First, we set out to introduce the audience to the disease manifestations present in systemic lupus erythematosus (SLE). SLE is a serious, multisystem chronic autoimmune disease that ranges from mild disease (with involvement from systems such as the skin) to serious organ damage such as end-stage kidney disease.³ As the participants walked into our breakout room, one of the first artworks that they could interact with was a tactile poster (Figure 1). This had the shape of a human body in the center, cut from a fabric that had a distinct texture from the rest of the poster board. From the relevant areas of the human body, a pipe cleaner pointed outward to a small model of the area affected sculpted from play dough together with a braille description.
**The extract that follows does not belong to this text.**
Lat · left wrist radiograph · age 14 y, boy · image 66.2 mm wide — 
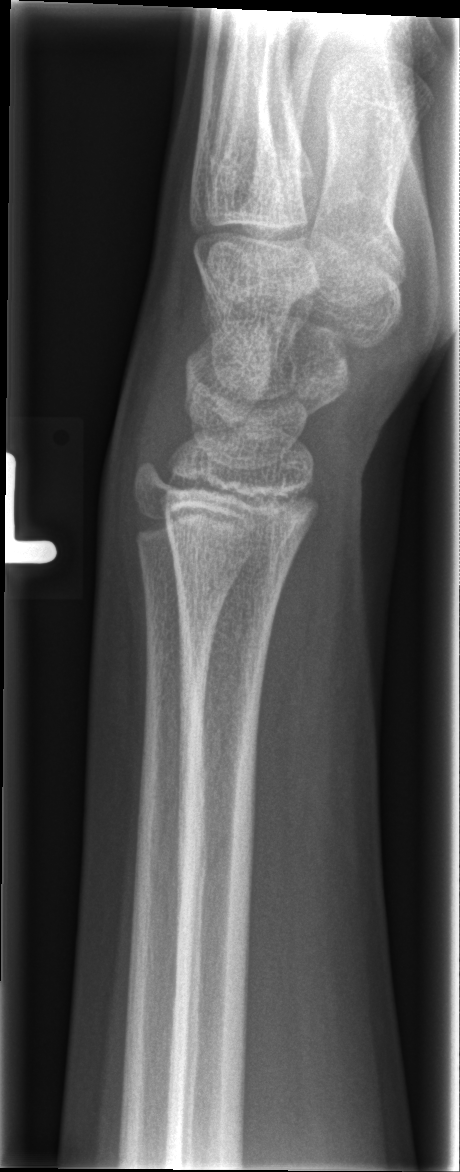

Fx = none labeled

Participants could also scan a QR (quick response) code on the poster which would take them to a recorded version that they could listen to. Three separate push buttons accompanied the tactile poster with sounds of (1) fine crackles of interstitial lung disease (fibrosis/scarring), (2) pleural rub (pleuritis) and (3) pericardial rub (pericarditis) which results from inflammation in the lung and heart.^{4, 5} From this poster, our goal was to convey that SLE can affect all areas of the body.
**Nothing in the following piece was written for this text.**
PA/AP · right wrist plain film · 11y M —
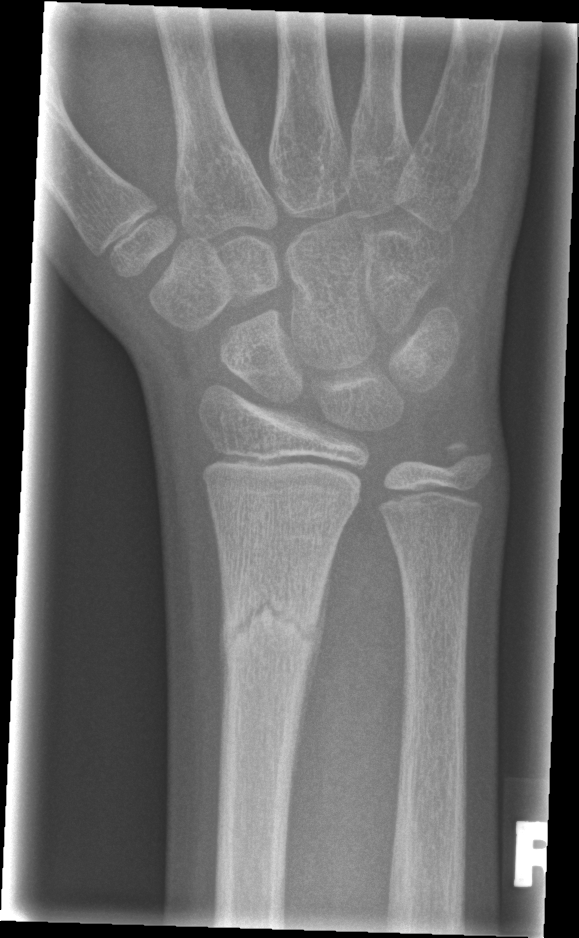

{"_coords": "pixel coordinates, top-left origin, xyxy", "osteopenia": "present", "fracture": "2 @ bbox(217, 574, 326, 679), bbox(433, 434, 498, 489)", "periostealreaction": "1 @ bbox(293, 558, 331, 778)"}

Next, we depicted the more common manifestations in SLE such as musculoskeletal involvement, and cutaneous manifestations including malar rash (also known as butterfly rash) and alopecia. Musculoskeletal involvement leads to patients often presenting in the clinic with joint pain. Indeed, up to 95% of patients with SLE have been observed to develop arthritis, commonly in the small joints of the hand and wrist.⁶ We demonstrated this to participants by creating a model of inflamed joints that they were able to feel (Figure 2a). This was developed by creating a cast from the hand of a patient with lupus presenting with inflamed joints, who generously gave us 10 min of their time to cast their hand in a bucket. Cutaneous manifestations are also highly common in SLE and include malar rash, which consists of an erythematous rash spanning the bridge of the nose and cheeks.⁶ Malar rash was modeled using play dough on a foam mannequin head (Figure 2b). We also demonstrated alopecia, another cutaneous feature of SLE characterized by patches of hair loss using a wig on the mannequin head (Figure 2b).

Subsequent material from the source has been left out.